第324話:再び交わる道
「おい、ストルマリア、トリニティ、アタシの足を引っ張んなよ! 漸くホープから暴れても良いってお達しが来たんだ! こいつ等はアタシがぶっ潰す!!」
「フン、単細胞生物の駄犬がキャンキャン吠えないの! 獲物ならいっぱい、早い者勝ちよ!」
「魔王軍の元幹部たちは血気盛んで嫌になるわ……! ですが、暴れたくてウズウズしていたのは私も同じ……全員、我が愛刀の錆にして差し上げます……!!」
――――追い詰められた俺たちの前に現れた三人の女性たち。トリニティ、ストルマリア、ルリ、かつて俺たちと関わりを持ち、強大な敵との戦いの中で消息を断った者たちだ。そんな彼女たちが再び姿を見せた。しかも装いも新しくなっている。

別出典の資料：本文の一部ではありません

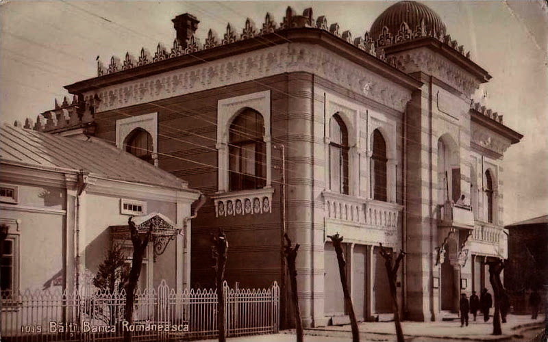 Banca Românească din Bălţi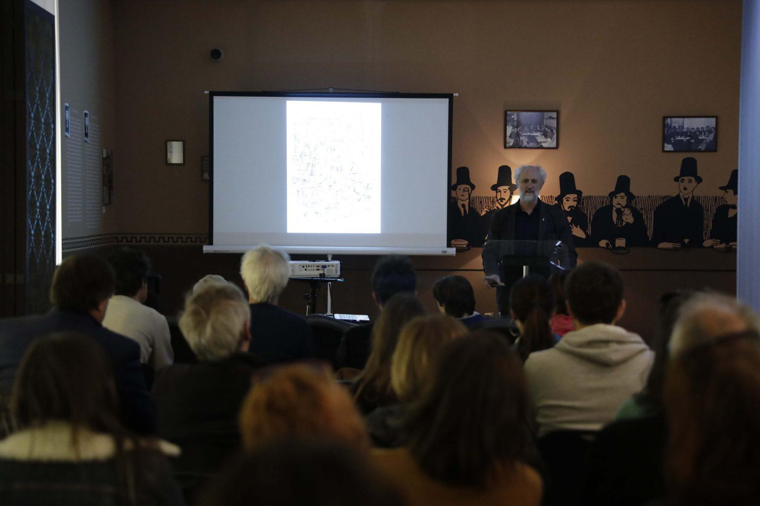 El pintor e ilustrador Carlos Sánchez Pérez, más conocido por su nombre artístico, Ceesepe, está desde hoy un poco más cerca de Madrid, la ciudad en la que nació, se inspiró y realizó la mayor parte de su obra. Una pieza virtual que permite recorrer el que fuera el estudio-taller del artista en la calle Mayor se ha presentado esta mañana en el Museo de Arte Contemporáneo y lo hecho para quedarse, porque pasará a formar parte de la exposición permanente del museo. Su presencia viene, además, a enriquecer una de las señas de identidad de este centro: el despacho de Ramón Gómez de la Serna, un escritor cuya obra también está muy vinculada a Madrid.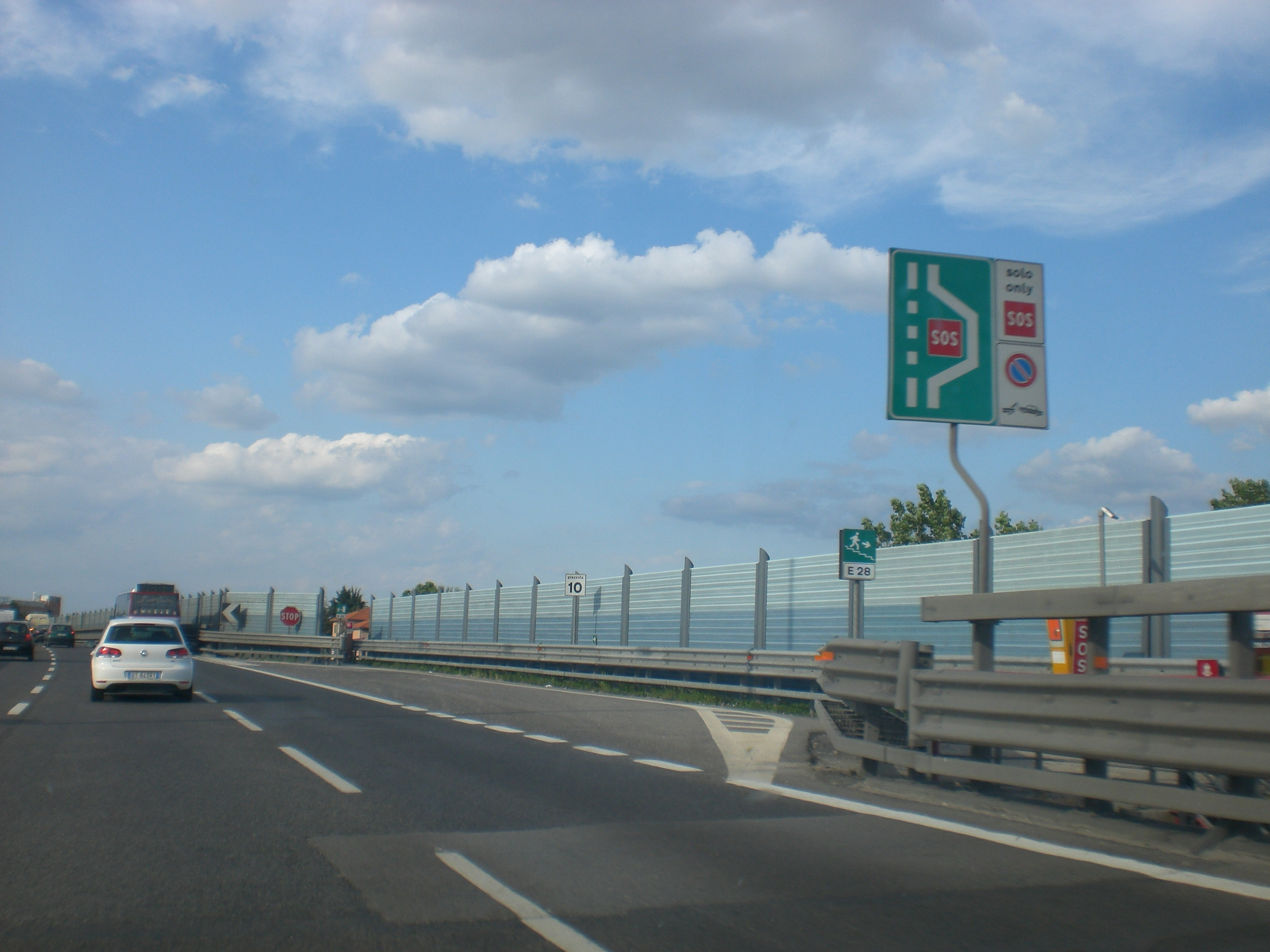 piazzola d'emergenza nell'A57

トリニティ卿とルリは真っ白なボディースーツに全身を包み、ストルマリアは漆黒のボディースーツを身に纏い、全員が通信機器のような物を耳に装備している。いずれも機械天使たちが身に纏っている戦闘服と酷似している。
それだけではない。トリニティ卿は目元を機械式のバイザーで覆い、刀身を青く発光させた大太刀を装備。ストルマリアは朱く輝く双頭の槍を、ルリは機械式の篭手とブーツを装備している。いずれも、以前俺たちと関わっていた時とは全く違う格好だ。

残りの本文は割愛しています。